About this exercise
Starting from the line containing "Charter | 7 |", give again every line through the end of the entries, word for word. Pictures stay out of the copy.

Recorded data
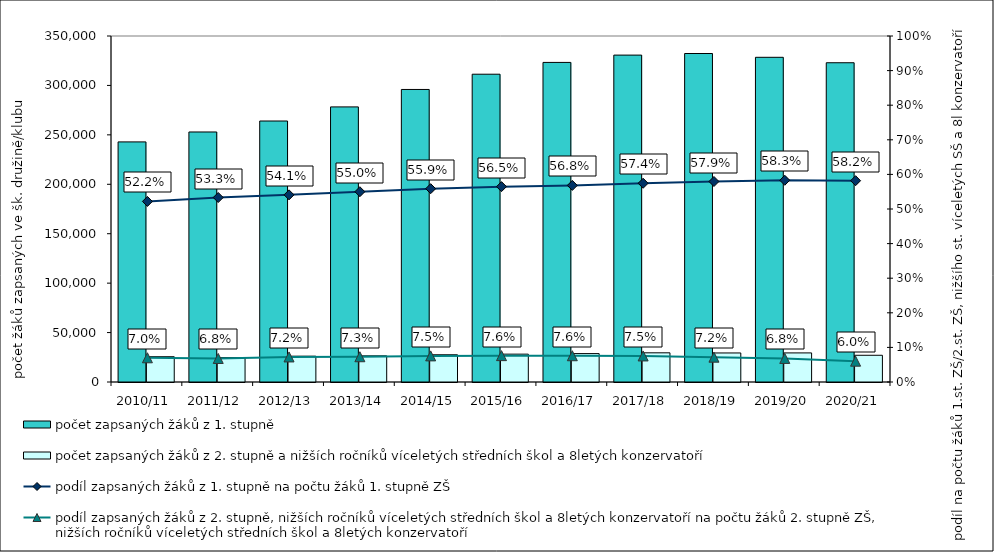
| Category | počet zapsaných žáků z 1. stupně | počet zapsaných žáků z 2. stupně a nižších ročníků víceletých středních škol a 8letých konzervatoří |
|---|---|---|
| 2010/11 | 242881 | 25583 |
| 2011/12 | 252913 | 24599 |
| 2012/13 | 264017 | 26123 |
| 2013/14 | 278280 | 26456 |
| 2014/15 | 295914 | 27561 |
| 2015/16 | 311354 | 28171 |
| 2016/17 | 323277 | 28726 |
| 2017/18 | 330679 | 29512 |
| 2018/19 | 332286 | 29367 |
| 2019/20 | 328452 | 29415 |
| 2020/21 | 322944 | 27037 |
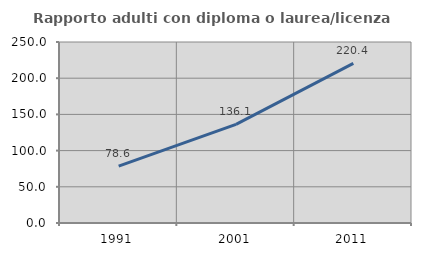
| Category | Rapporto adulti con diploma o laurea/licenza media  |
|---|---|
| 1991.0 | 78.59 |
| 2001.0 | 136.112 |
| 2011.0 | 220.429 |
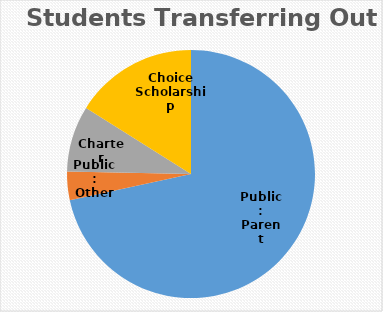
| Category | Series 0 |
|---|---|
| Public: Parent Choice | 58 |
| Public: Other | 3 |
| Charter | 7 |
| Choice Scholarship | 13 |
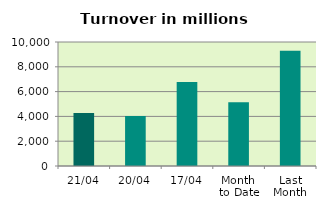
| Category | Series 0 |
|---|---|
| 21/04 | 4279.65 |
| 20/04 | 4027.098 |
| 17/04 | 6768.023 |
| Month 
to Date | 5142.783 |
| Last
Month | 9287.764 |
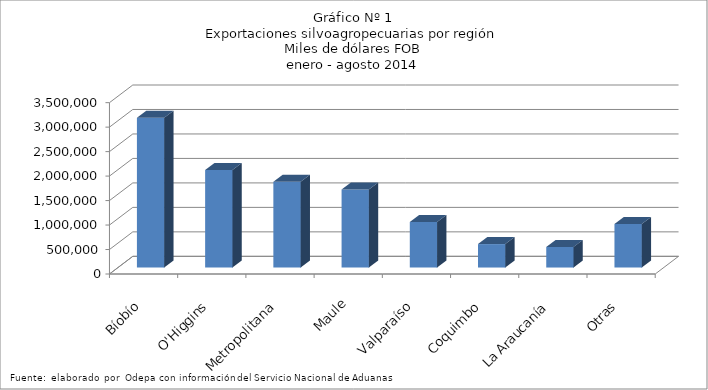
| Category | Series 0 |
|---|---|
| Bíobío | 3059960.475 |
| O'Higgins | 1991491.793 |
| Metropolitana | 1750212.959 |
| Maule | 1592486.63 |
| Valparaíso | 930748.101 |
| Coquimbo | 478935.117 |
| La Araucanía | 420399.796 |
| Otras | 887918.504 |

Your solution
| Charter | 7 |
| Choice Scholarship | 13 |
| Category | Series 0 |
|---|---|
| 21/04 | 4279.65 |
| 20/04 | 4027.098 |
| 17/04 | 6768.023 |
| Month 
to Date | 5142.783 |
| Last
Month | 9287.764 |
| Category | Series 0 |
|---|---|
| Bíobío | 3059960.475 |
| O'Higgins | 1991491.793 |
| Metropolitana | 1750212.959 |
| Maule | 1592486.63 |
| Valparaíso | 930748.101 |
| Coquimbo | 478935.117 |
| La Araucanía | 420399.796 |
| Otras | 887918.504 |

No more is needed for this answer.